風の通りの悪い庭には当然のように虫が寄る。
しかも大勢で居る。
毎年消毒をしている庭なら違うが、やはり風通しってのは大切。
そんな植木達を手入れするのはつらかった。
毛虫が居ると分かっているのに手を入れる。
酷い庭では、家の壁にまでついている。
更に言うと、葉が全く無い植木なんかもあったりする。
そんな日の現場あがりは凄い。
上着を脱ぐと毛虫。
ズボンを脱いでも毛虫。
部屋に帰ると毛虫が横切る。
これが刺されると大変。
カユイなんてもんじゃない。
掻いてしまうと傷になる。
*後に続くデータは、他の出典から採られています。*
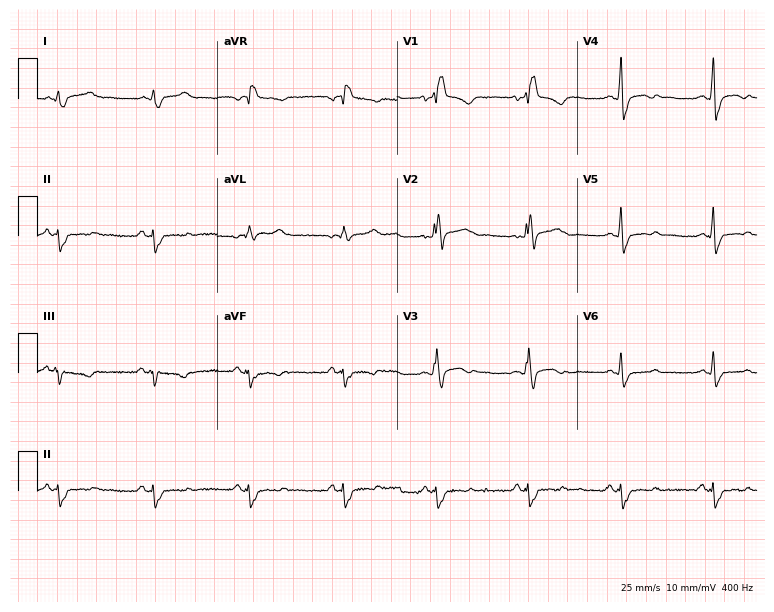
Resting 12-lead electrocardiogram. Patient: a man, 34 years old. The tracing shows right bundle branch block.
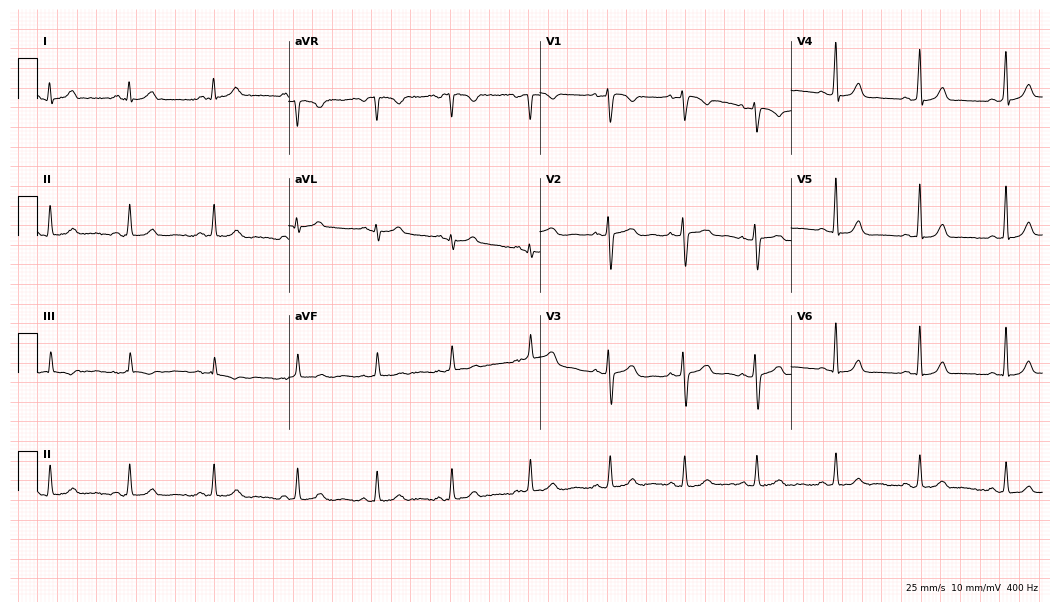
Standard 12-lead ECG recorded from a woman, 33 years old. None of these six findings is recorded: first-degree AV block, right bundle branch block, left bundle branch block, sinus bradycardia, atrial fibrillation, sinus tachycardia. Only these six findings were labelled.
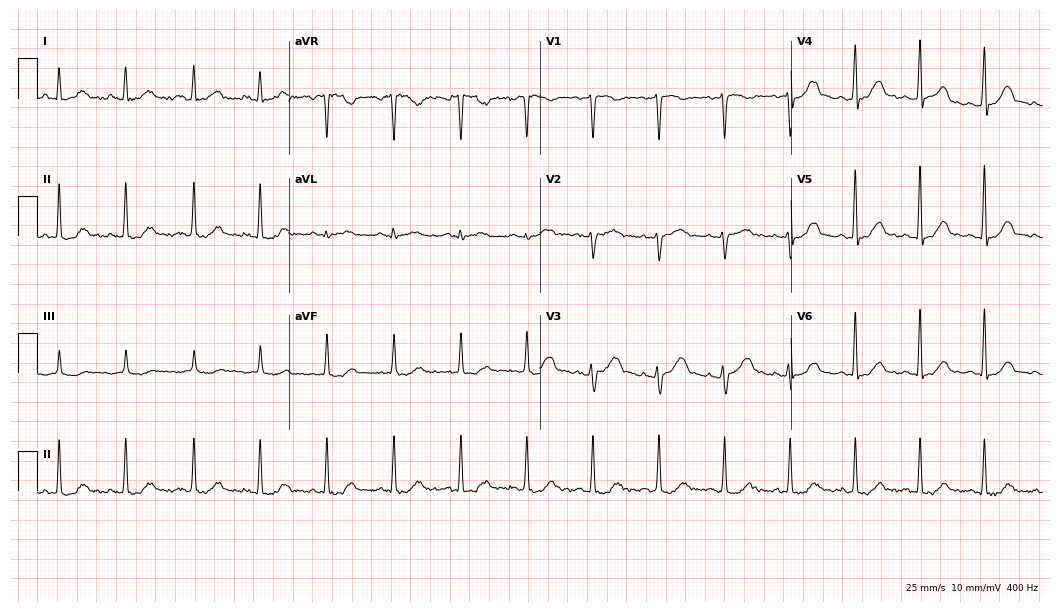
ECG — a 35-year-old woman. Labelled as a normal ECG.
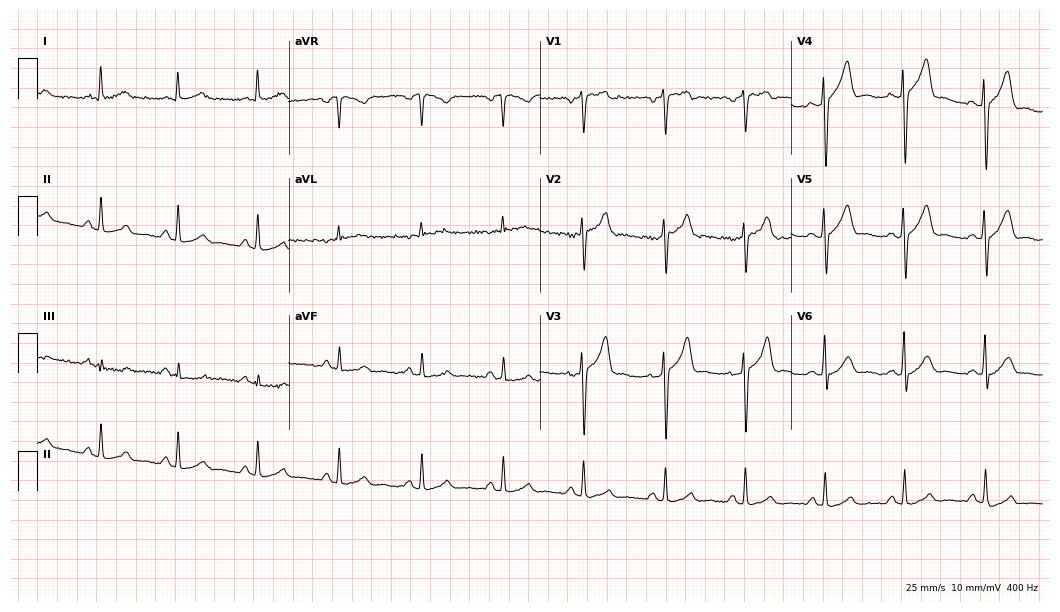
12-lead ECG from a 33-year-old man (10.2-second recording at 400 Hz). Recorded interpretation: within normal limits.

だから掻けない。
これは地獄。
まだ骨でも折れて痛いほうがよっぽどいい。
見た目も酷い。
しかも奴等が刺すのは首やら腿やらと柔らかいところばかり。
毎日眠れなかったのをよく覚えている。
しかし毎年毎年刺されていると、免疫ができるらしい。
最近では毛虫が居てもかゆくならない。
首筋からでてきても平気。
きっと刺されていると思う。
なんたって奴等は全身毛だらけなのだから。
だからといって摘んだりはしないが。
しかし例外が1種。
チャドクガの幼虫、チャドクムシ。
何年か前、大量発生したとニュースでやっていた。
これはたぶん免疫とかいうレベルでない。
チャドクガというくらいで、主にお茶の葉、椿、山茶花(さざんか)に居る。
しかも綺麗にならんでいる。
これに刺されると腫れるし何よりカユイ。
本当にカユイ。
お茶の木や椿、山茶花などは要注意。
よく公園なんかに植わっているが、あれは危ないんじゃないかと思う。
公園というといつもよく管理されている印象だが、そうでもないところだって少なくない。
あれは気をつけたほうがいい。
もし毛虫に刺されてしまったときは、むやみに掻いてはいけない。
洗ってもだめ。
泡に毛が残っているので、被害が拡大する。
まず、刺されたと思ったらガムテープなどで患部に刺さった目に見えない毛を取り除く。
それからよく洗って薬を塗る。
それでも治らないときなどは皮膚科に行きましょう。
よく効く薬を処方してくれます。
手入れの時、こいつだけは真っ先に見つけ、枝ごと取り除いてしまう。
消毒して死んでいても毛が刺されば同じこと。
だからといって強い消毒薬を散布するのは大間違い。
確かに毛虫は死ぬが、下手をすると植木もやられる。
それで立派な松を枯らしてしまった庭持ちを、幾人か知っている。
特に春先の新芽はとても柔らかく、消毒薬が強いと真っ先に茶色になる。
なので、きちんと薬品に表記されている量で危弱して使用する。
そして虫の時期に2回〜3回ほど散布するのがオススメ。
庭であれば植木だけでなく庭全体に散布する。
それを毎年やっていると、あまり虫がよってこなくなる。
これが一番の消毒方法であると思う。
消毒を癖にして、まず虫が寄るのを防ぐ。
そして散布した日は誘われても呑みには行かない(笑)
よくお客さんに、
「虫の付かない木を植えて欲しい」
と、言われる。
返答は決まって、そんな木はないと答える。
確かに防虫作用のある木もあるにはあるが、その木に付かないってだけで、庭全体として考えるならない。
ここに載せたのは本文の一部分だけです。